Unlike today, where the theatre auditorium is traditionally filled with a healthy mix of various social groups (high curt judges sitting next to printers, nurses and supermarket cashiers), the late-nineteenth-century house of Thalia and Melpomene had two powerful gatekeepers: Money and Influence. Theatre going was something done for leisure and education, and remained firmly in the hand of aptly named leisure classes.
There was also the third gatekeeper preventing the less affluent from partaking in the theatre wonderland: Time. Working from the early hours of Monday until late hours of Saturday was hardly conducive to dates with Shakespeare or Schiller.

That is why the grounding principles of the Freie Volksbühne (which at an early point split into two factions whose leaders re-united again to realise the Volksbühne theatre project)- next to small membership fees and guaranteeing access to the theatres, included an important scheduling point: all plays would be presented on Sunday afternoon.

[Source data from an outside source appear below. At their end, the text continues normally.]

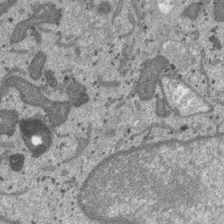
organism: Human
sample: Lung epithelial cells infected with SARS-CoV-2
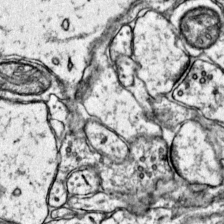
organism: Mouse
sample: Primary visual cortex
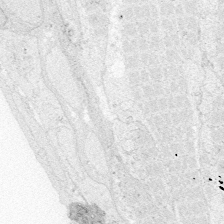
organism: Zebrafish
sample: Whole-Brain
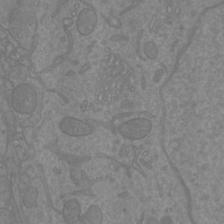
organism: Mouse
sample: Cortical neurons
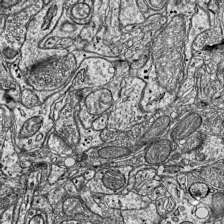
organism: Mouse
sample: Visual Cortex
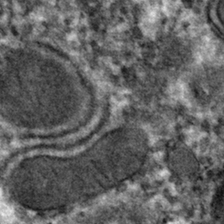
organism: Mouse
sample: Mouse hepatocytes
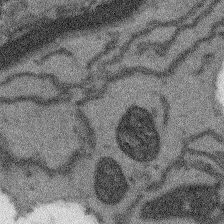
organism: Arabidopsis thaliana
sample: Root tip
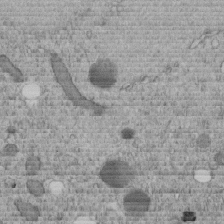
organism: C. elegans
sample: C. elegans embryo early stage
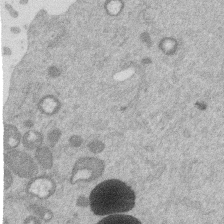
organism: Mouse
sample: Dividing mouse embryo 1 cell stage
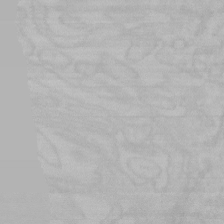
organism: Mouse
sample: Choroid plexus
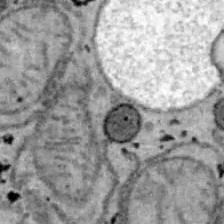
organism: Mouse
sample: Liver from an obese (ob/ob) mouse
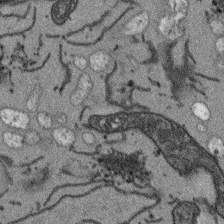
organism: Arabidopsis thaliana
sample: Root tip
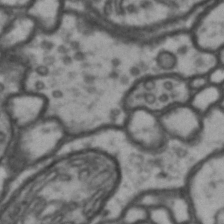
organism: Drosophila
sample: Brain
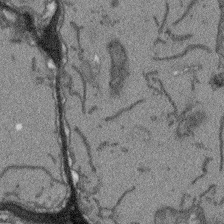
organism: Arabidopsis thaliana
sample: Root tip
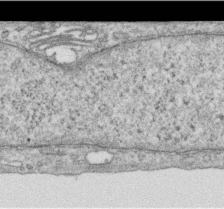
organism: Human
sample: Centriole in RPE cells
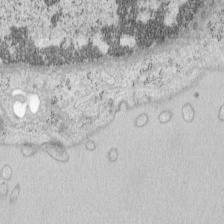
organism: Mouse
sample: OT-I killer T cells with ID8 ovarian cancer cells
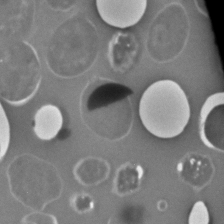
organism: C. elegans
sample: C. elegans embryo
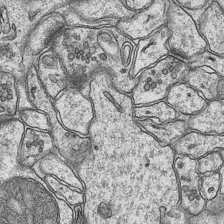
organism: Mouse
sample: CA1 Hippocampus
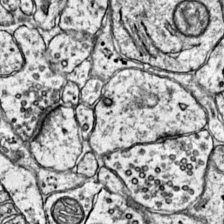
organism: Mouse
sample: Primary visual cortex
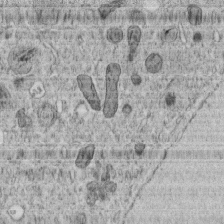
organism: C. elegans
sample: C. elegans embryo early stage
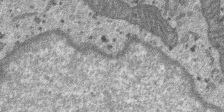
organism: Human
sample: Lung epithelial cells infected with SARS-CoV-2
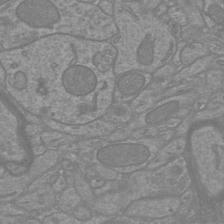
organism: Mouse
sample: Cortical neurons
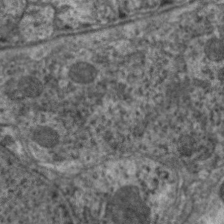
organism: C. elegans
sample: Pharynx
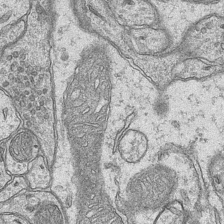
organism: Mouse
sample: CA1 Hippocampus
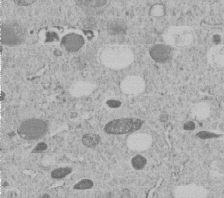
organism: C. elegans
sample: C. elegans embryo early stage
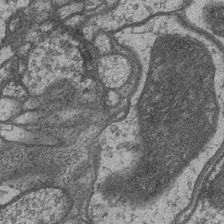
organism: Drosophila
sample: Optic medulla
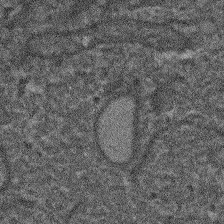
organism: Arabidopsis thaliana
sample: Root tip
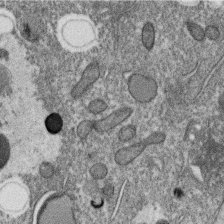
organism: C. elegans
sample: C. elegans oocyte; sperm cells
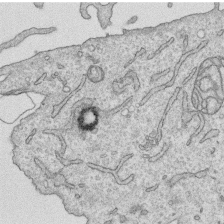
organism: Human
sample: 1205lu cells
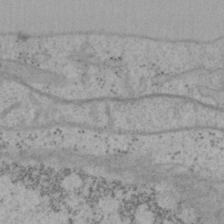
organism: Human
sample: HeLa cells
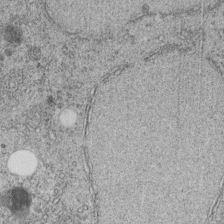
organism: C. elegans
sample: C. elegans embryo early stage
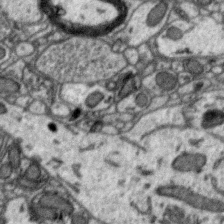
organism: Zebra finch
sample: Brain
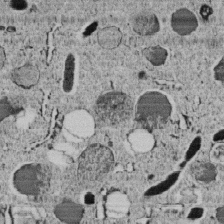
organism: C. elegans
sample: C. elegans embryo early stage
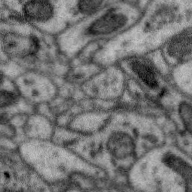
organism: Zebra finch
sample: Brain
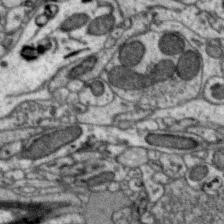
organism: Zebra finch
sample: Brain
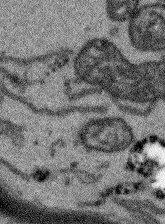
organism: Arabidopsis thaliana
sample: Root tip
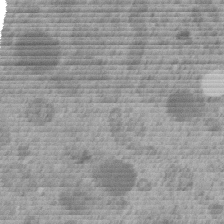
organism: C. elegans
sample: C. elegans embryo early stage
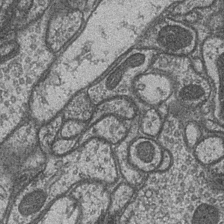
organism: Drosophila
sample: Optic medulla
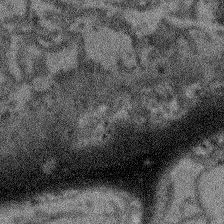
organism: Arabidopsis thaliana
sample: Root tip
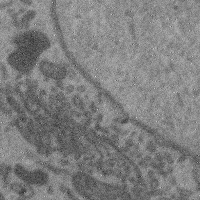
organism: Mouse
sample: Cerebral cortex
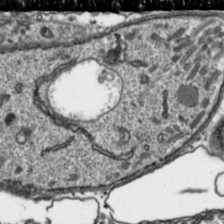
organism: Toxoplasma gondii
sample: Parasites in a vacuole inside a host cell
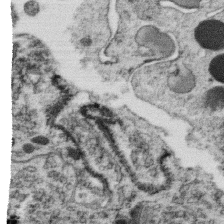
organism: C. elegans
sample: C. elegans oocyte; sperm cells
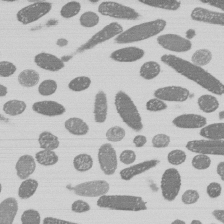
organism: E. coli
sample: Bacterial nucleoid
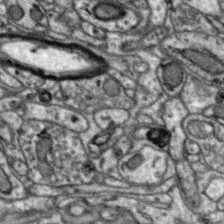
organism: Zebra finch
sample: Brain
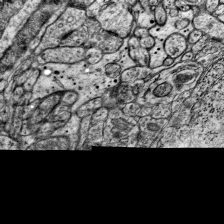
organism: Mouse
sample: Visual Cortex
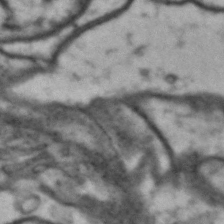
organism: Drosophila
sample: Brain
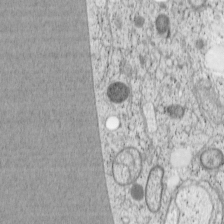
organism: African green monkey
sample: COS-7 cells
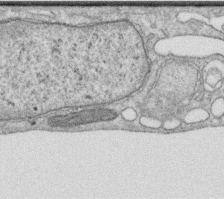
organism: Human
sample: Centriole in RPE cells
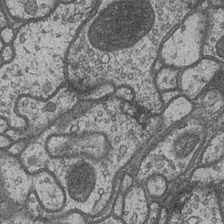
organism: Drosophila
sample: Optic medulla
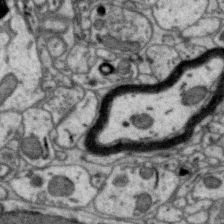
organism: Zebra finch
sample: Brain
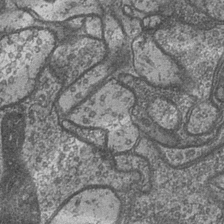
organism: Drosophila
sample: Optic medulla
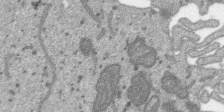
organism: Human
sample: Lung epithelial cells infected with SARS-CoV-2
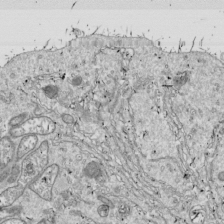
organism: Drosophila
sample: Cell division; meiosis; drosophila spermatocytes
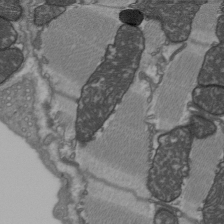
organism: C57BL Mouse
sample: Heart
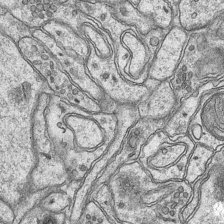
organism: Mouse
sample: CA1 Hippocampus

To make sure that all members of the association could make it.
There was more. To make sure that the process of sitting the audience - people whose regular membership fees sustained the house - was as fair and as transparent as possible, the seating order was regulated in a simple and chance-based way: by having all theatre-ticketholders draw lottery tickets from an urn placed at the entrance.
There was only one exception - regarding the first row. However, despite what our instinct might be suggesting (in an absolutely understandable manner, seeing these places occupied by the VIPs), it was not reserved for the creme-de-la-creme. The first row of seats at the Volksbühne waited for all guests with visual impairments or hard of hearing.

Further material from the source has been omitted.